Também é irônico que a crise que parecia destruir o PT tenha acertado em cheio o PSDB. Um ano e tanto após o impeachment de Dilma, por ter fiel torcida — que canta "eu nunca vou te abandonar" —, o PT parece ter perdido, eleitoralmente, menos que os tucanos. Além disso, para o bem ou para o mal, o PT tem Lula; enquanto o PSDB, recusando-se ser algo por si próprio, imaginou consolidar personalidade sendo anti Lula e pró Temer. Entre o "anti" e o "pró", os tucanos acabaram por se anular.
O fato é que nos últimos tempos, têm se depauperado: perdem militantes e simpatizantes; intelectuais de ativo papel durante o governo FHC, abandonam o ninho para longe de seu destino. À esquerda ou à direita, seja para a indefinida modernidade da Rede ou para o liberalismo do Partido Novo (e até para a explosão de Jair Bolsonaro), os tucanos abriram os flancos e se descapitalizam eleitoral, política e socialmente.

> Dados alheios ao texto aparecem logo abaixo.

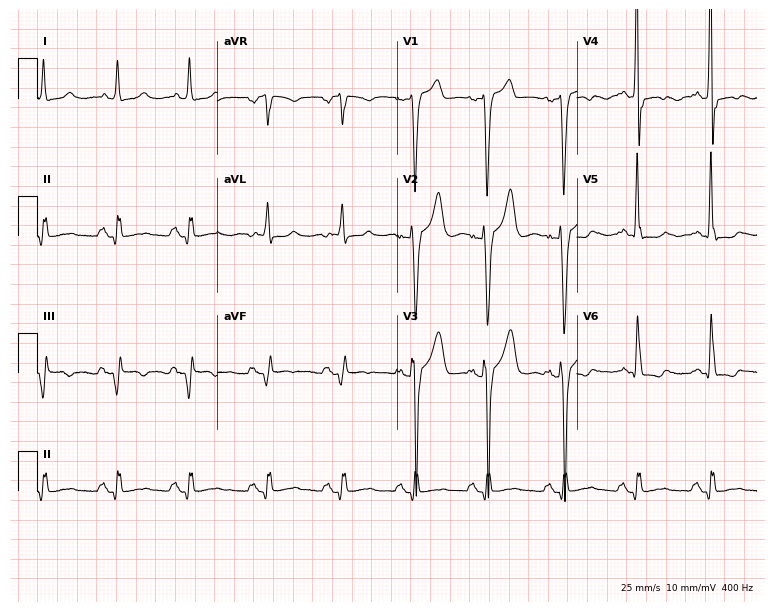
Standard 12-lead ECG recorded from a 50-year-old male. None of these six findings is recorded: first-degree AV block, right bundle branch block, left bundle branch block, sinus bradycardia, atrial fibrillation, sinus tachycardia.
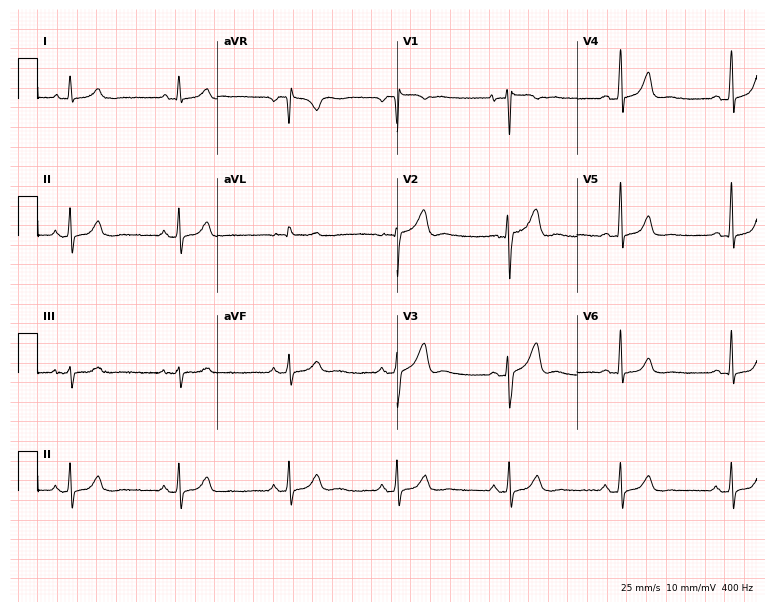
Electrocardiogram, a woman, 61 years old. Of the six screened findings (first-degree AV block, right bundle branch block (RBBB), left bundle branch block (LBBB), sinus bradycardia, atrial fibrillation (AF), sinus tachycardia), none is recorded. Findings outside these six are not listed.

Sua base social típica — urbana, de classe média e escolarizada —, já não enxerga na legenda capacidade de representa-la. O viés assumidamente moderado e socialdemocrata se perdeu na performance radical e exagerada do prefeito de São Paulo. A disposição republicana naufragou no fisiologismo do "é dando que se autoprotege" do governo Temer. Suas bancadas, na Câmara e no Senado, se dividiram na impossibilidade de acordo entre visões já inconciliáveis. O que os tucanos fizeram de si próprios, nem o PT conseguiu fazer de si mesmo.
Em seu texto, Abranches se refere ao partido "leva-tudo" — na terminologia da ciência política, partidos sem conotação ideológica, onde todos cabem e cujos objetivos são meramente eleitorais —; diz que o PSDB não nasceu assim, embora nunca tenha sido "solidamente pragmático". Mas, quiseram o destino, a dinâmica política e a conveniente indulgência de critérios que o partido se transformasse na geleia que Abranches tão habilmente colhe como termo, na geladeira de cadáveres da crise.
Pegue-se alguns exemplos: Bonifácio Andrada (PSDB-MG), relator na Comissão de Constituição e Justiça, que a bancada do PSDB quis afastar. Conservador, originário da antiga Arena, por questão lógica, há de se perguntar: o que faz um deputado com este perfil numa agremiação socialdemocrata?
Outro exemplo: assim como impediu que os tucanos morressem no governo Collor, é pouco provável que Mário Covas não desconfiasse da índole reformista do PMDB e se dispusesse posar de coadjuvante na foto fisiológica do governo de Michel Temer. Tudo isto delineia uma trilha para o abismo.
Mas, Política é também recomeçar: existem os que ainda sonham resgatar o já "velho" da fundação dos grandes partidos nacionais: políticos que erraram, se omitiram ou fracassaram na disputa interna, mas que nem por isso se perderam ou se confundem na massa pastosa em que as legendas se transformaram. Há gente assim em todo lugar — também no PSDB e no PT.
Esses, no entanto, precisam se encontrar: resgatar a Política, renegar o peemedebismo atávico e ancestral; romper a geleia. Jogá-la para o alto, apostando que, no contato com o ar mais puro, a geleia evapore. E, na magia da Política, o vapor se condense. E tudo o que é líquido possa novamente se solidificar. Grande texto de Sérgio Abranches!
Carlos Melo, cientista político. Professor do Insper.